Metamath Proof Explorer

Theorem climi0

Description: Convergence of a sequence of complex numbers to zero. (Contributed by NM, 11-Jan-2007) (Revised by Mario Carneiro, 31-Jan-2014)

Ref Expression
Hypotheses climi.1 
|- Z = ( ZZ>= ` M )
climi.2 
|- ( ph -> M e. ZZ )
climi.3 
|- ( ph -> C e. RR+ )
climi.4 
|- ( ( ph /\ k e. Z ) -> ( F ` k ) = B )
climi0.5 
|- ( ph -> F ~~> 0 )
Assertion climi0 
|- ( ph -> E. j e.
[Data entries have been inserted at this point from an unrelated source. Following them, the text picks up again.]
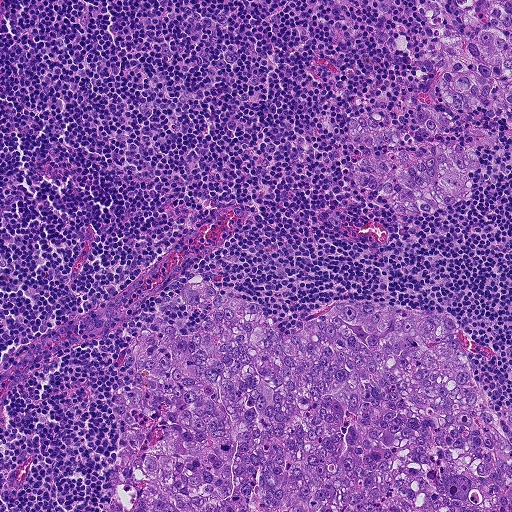
This is a crop of a whole-slide image: an H&E-stained breast-cancer sentinel lymph node section at roughly 10× magnification (about 0.9 µm per pixel; the crop spans about 0.46 mm).
Question: Is there metastatic carcinoma in this field?
Answer: Yes.
Two metastatic tumour regions, each outlined as a closed clockwise path in crop pixels (x, y), largest first: region 1: (198, 278), (256, 303), (281, 332), (350, 302), (452, 314), (478, 388), (494, 408), (511, 408), (511, 433), (499, 422), (511, 444), (511, 511), (107, 511), (107, 474), (125, 428), (108, 410), (116, 371), (132, 336); region 2: (438, 0), (466, 37), (456, 0), (511, 0), (511, 129), (495, 118), (491, 151), (476, 150), (470, 198), (398, 217), (382, 197), (342, 179), (364, 146), (346, 124), (379, 108), (418, 128), (401, 90), (432, 80), (414, 63), (440, 39), (420, 27), (426, 2).
Tumour covers about 40% of the frame.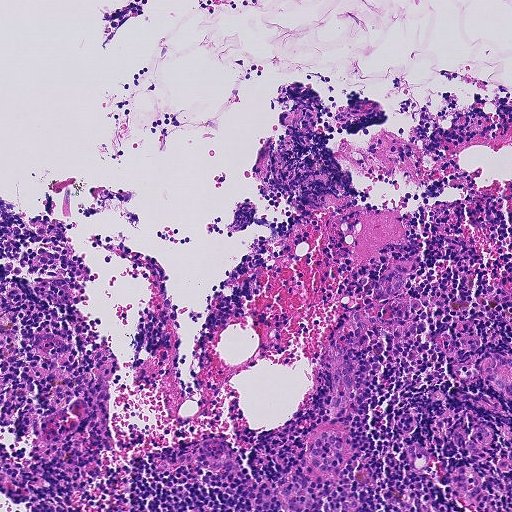
Lymph node section stained with H&E, from a whole-slide image of a breast-cancer sentinel node. Magnification about 10×, about 0.46 mm across the frame, about 0.9 µm per pixel.
Question: Is there metastatic carcinoma in this field?
Answer: No. No metastatic tumour is outlined in this field.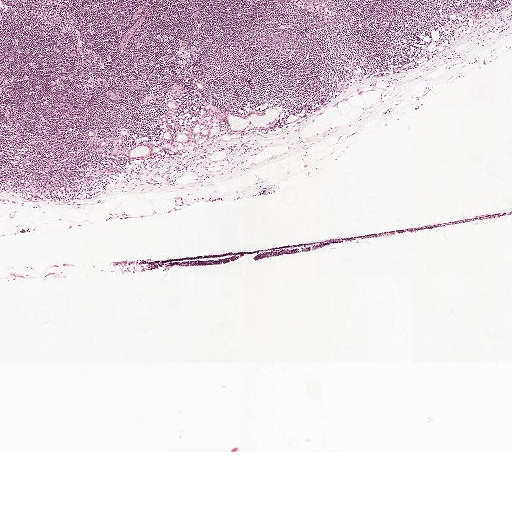
Lymph node section stained with H&E, from a whole-slide image of a breast-cancer sentinel node. Magnification about 2.5×, about 2.0 mm across the frame, about 3.9 µm per pixel.
Boundaries of two metastatic tumour regions, simplified and listed clockwise, largest first: region 1: (207, 95), (211, 104), (237, 114), (267, 107), (279, 113), (269, 126), (255, 129), (249, 124), (240, 132), (219, 121), (219, 134), (189, 151), (137, 160), (113, 155), (110, 143), (101, 148), (88, 145), (85, 133), (90, 129), (99, 138), (114, 137), (117, 130), (127, 129), (120, 149), (154, 144), (165, 127), (154, 122), (165, 110), (165, 100), (177, 104), (174, 114), (166, 117), (167, 124), (174, 128), (171, 122), (177, 119), (182, 128), (203, 111); region 2: (173, 82), (174, 82), (180, 86), (182, 90), (182, 92), (182, 95), (175, 99), (174, 99), (167, 95), (166, 94), (166, 92).
Two more small tumour pieces are annotated here but not outlined.
Under 5% of the image area is annotated as tumour.

Z A. k e. ( ZZ>= ` j ) ( abs ` B ) < C )

Proof

Step Hyp Ref Expression
1 climi.1 
 |-  Z = ( ZZ>= ` M )
2 climi.2 
 |-  ( ph -> M e. ZZ )
3 climi.3 
 |-  ( ph -> C e. RR+ )
4 climi.4 
 |-  ( ( ph /\ k e. Z ) -> ( F ` k ) = B )
5 climi0.5 
 |-  ( ph -> F ~~> 0 )
6 1 2 3 4 5 climi 
 |-  ( ph -> E. j e. Z A. k e. ( ZZ>= ` j ) ( B e. CC /\ ( abs ` ( B - 0 ) ) < C ) )
7 subid1 
 |-  ( B e. CC -> ( B - 0 ) = B )
8 7 fveq2d 
 |-  ( B e. CC -> ( abs ` ( B - 0 ) ) = ( abs ` B ) )
9 8 breq1d 
 |-  ( B e. CC -> ( ( abs ` ( B - 0 ) ) < C <-> ( abs ` B ) < C ) )
10 9 biimpa 
 |-  ( ( B e. CC /\ ( abs ` ( B - 0 ) ) < C ) -> ( abs ` B ) < C )
11 10 ralimi 
 |-  ( A. k e. ( ZZ>= ` j ) ( B e. CC /\ ( abs ` ( B - 0 ) ) < C ) -> A. k e. ( ZZ>= ` j ) ( abs ` B ) < C )
12 11 reximi 
 |-  ( E. j e. Z A. k e. ( ZZ>= ` j ) ( B e. CC /\ ( abs ` ( B - 0 ) ) < C ) -> E. j e. Z A. k e. ( ZZ>= ` j ) ( abs ` B ) < C )
13 6 12 syl 
 |-  ( ph -> E. j e. Z A. k e. ( ZZ>= ` j ) ( abs ` B ) < C )